A well-designed E2E tester agent allows for creating good project documentation, and is invaluable for comparing the groundtruth app with the developed app, while iterating in the fix-iteration loop. It can precisely spot all differences, convert them to issues, and pass them for fixing to the coding agent.
How much does it cost?
I used claude-sonnet-4-5. One refinement iteration (comparing C++ vs Rust implementation + fixing issues/diff using coding agent) costs about $5. It takes about 20 iterations to achieve parity. Including planning phase 1 and coding phase 2, overall costs are about $150 for the 20k lines project.
Challenges
Achieving parity is usually not desirable while migrating the system.
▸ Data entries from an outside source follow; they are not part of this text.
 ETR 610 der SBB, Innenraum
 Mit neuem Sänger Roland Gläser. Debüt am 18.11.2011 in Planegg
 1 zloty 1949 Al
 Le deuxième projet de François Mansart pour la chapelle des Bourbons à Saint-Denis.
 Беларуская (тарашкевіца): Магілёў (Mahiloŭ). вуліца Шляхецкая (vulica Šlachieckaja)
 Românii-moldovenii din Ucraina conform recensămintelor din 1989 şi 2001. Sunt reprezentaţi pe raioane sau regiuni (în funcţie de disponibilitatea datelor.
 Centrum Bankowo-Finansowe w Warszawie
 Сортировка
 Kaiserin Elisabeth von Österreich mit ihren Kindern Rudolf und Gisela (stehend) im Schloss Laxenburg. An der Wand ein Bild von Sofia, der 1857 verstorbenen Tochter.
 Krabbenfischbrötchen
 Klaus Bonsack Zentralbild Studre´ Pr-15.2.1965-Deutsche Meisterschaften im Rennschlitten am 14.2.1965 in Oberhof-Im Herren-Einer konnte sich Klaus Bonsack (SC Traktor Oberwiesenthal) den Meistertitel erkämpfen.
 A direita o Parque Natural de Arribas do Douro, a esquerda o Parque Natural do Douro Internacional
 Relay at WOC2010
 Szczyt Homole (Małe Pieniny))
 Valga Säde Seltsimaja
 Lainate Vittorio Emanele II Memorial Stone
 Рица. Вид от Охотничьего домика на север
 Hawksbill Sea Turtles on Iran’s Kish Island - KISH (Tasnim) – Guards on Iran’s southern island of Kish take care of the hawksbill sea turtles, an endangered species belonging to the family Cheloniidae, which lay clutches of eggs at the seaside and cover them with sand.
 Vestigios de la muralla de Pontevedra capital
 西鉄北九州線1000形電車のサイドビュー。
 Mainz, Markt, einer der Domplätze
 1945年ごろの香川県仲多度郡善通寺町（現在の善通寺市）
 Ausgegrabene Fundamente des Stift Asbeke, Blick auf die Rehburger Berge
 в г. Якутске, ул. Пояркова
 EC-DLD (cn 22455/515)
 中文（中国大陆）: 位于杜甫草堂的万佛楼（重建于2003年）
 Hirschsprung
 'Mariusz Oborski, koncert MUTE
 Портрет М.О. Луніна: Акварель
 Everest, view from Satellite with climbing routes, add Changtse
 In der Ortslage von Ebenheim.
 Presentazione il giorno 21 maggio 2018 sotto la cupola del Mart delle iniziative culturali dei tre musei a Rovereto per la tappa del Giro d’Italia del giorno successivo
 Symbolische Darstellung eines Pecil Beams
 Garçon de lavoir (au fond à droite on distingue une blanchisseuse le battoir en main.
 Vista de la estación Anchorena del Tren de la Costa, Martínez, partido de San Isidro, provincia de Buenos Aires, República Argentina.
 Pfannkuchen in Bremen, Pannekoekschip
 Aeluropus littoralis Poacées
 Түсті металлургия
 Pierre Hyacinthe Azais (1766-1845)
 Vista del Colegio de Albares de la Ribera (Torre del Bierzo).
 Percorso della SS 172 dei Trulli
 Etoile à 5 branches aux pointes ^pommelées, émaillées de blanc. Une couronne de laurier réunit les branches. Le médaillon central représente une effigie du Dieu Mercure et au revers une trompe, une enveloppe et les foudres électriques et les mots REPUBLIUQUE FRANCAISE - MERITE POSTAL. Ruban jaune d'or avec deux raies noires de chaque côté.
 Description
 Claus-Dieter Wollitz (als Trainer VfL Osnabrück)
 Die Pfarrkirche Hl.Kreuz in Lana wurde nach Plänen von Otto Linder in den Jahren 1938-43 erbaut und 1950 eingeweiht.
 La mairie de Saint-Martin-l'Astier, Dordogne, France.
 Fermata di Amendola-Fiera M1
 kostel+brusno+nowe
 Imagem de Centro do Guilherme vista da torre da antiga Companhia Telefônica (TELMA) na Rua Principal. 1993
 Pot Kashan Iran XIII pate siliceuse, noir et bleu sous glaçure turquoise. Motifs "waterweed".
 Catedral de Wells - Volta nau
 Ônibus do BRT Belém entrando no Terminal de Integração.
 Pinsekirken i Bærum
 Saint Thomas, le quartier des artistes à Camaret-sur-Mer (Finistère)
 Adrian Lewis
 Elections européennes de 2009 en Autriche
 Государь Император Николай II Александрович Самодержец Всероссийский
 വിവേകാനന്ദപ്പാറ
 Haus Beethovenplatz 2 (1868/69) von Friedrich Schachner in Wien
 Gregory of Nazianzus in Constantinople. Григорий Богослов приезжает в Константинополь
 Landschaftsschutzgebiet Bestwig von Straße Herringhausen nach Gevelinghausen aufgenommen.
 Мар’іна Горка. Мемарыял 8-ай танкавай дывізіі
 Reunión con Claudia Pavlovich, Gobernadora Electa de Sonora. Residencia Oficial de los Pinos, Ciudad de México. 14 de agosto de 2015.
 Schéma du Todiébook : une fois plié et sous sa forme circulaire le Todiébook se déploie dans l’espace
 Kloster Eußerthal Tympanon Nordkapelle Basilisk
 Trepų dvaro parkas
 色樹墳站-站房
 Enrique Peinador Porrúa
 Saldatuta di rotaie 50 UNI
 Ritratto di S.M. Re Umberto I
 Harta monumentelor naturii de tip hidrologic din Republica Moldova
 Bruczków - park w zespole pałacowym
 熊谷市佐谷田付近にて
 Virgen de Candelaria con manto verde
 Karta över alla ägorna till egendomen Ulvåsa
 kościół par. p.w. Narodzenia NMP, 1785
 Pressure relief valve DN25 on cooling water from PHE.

We might want to introduce new, modern schemas, use newer protocols, change parts of the system that were buggy. Also, the legacy code might contain buggy features that the rest of the system relies on. Fixing them might cause other problems.
Even though the multi-agent system is capable of migrating the system, keeping its functionality, logic, UI, UX, it may miss the performance, security, quality and memory requirements. Coding agents often create code functional but messy, hard to maintain, or inefficient. While the functional requirements can be met, agents might miss the non-functional requirements.
Another challenge might be the limited context window of agents when approaching very large systems. To succeed, the migration plan needs to be well divided, with clear separable subtasks, so the coding agent can work on smaller tasks, with just a high level knowledge about the rest of the system. Creating a documentation and migration plan that does not fit into the LLM context is a massive engineering challenge on its own.
Legacy systems usually contain multiple interdependent modules. Approaching the migration, one should take into account communication between those modules and the organization's overall system architecture and business goals. Migrating a single module, without border strategic context, might miss the point of migration.
Finally, testing the game, UI based application or a library is doable with the LLM agent, however testing an embedded system or green-screen terminals is not straightforward.
Conclusions
Migrating legacy code is a complex and costly process, often deterring even the biggest companies from updating their systems to modern languages and libraries. However, by leveraging AI-driven agentic workflows, a big part of the process can be already automated. While the single coding agents are still not powerful enough to lead the whole migration process, building a carefully designed multi-agentic system can already significantly speed up the codebase migration. The key to the success is the E2E testing agent, which traverses the system environment, captures its logic, functionality, UI and UX, and provides valid feedback to the coding agent, so it can perform fixes.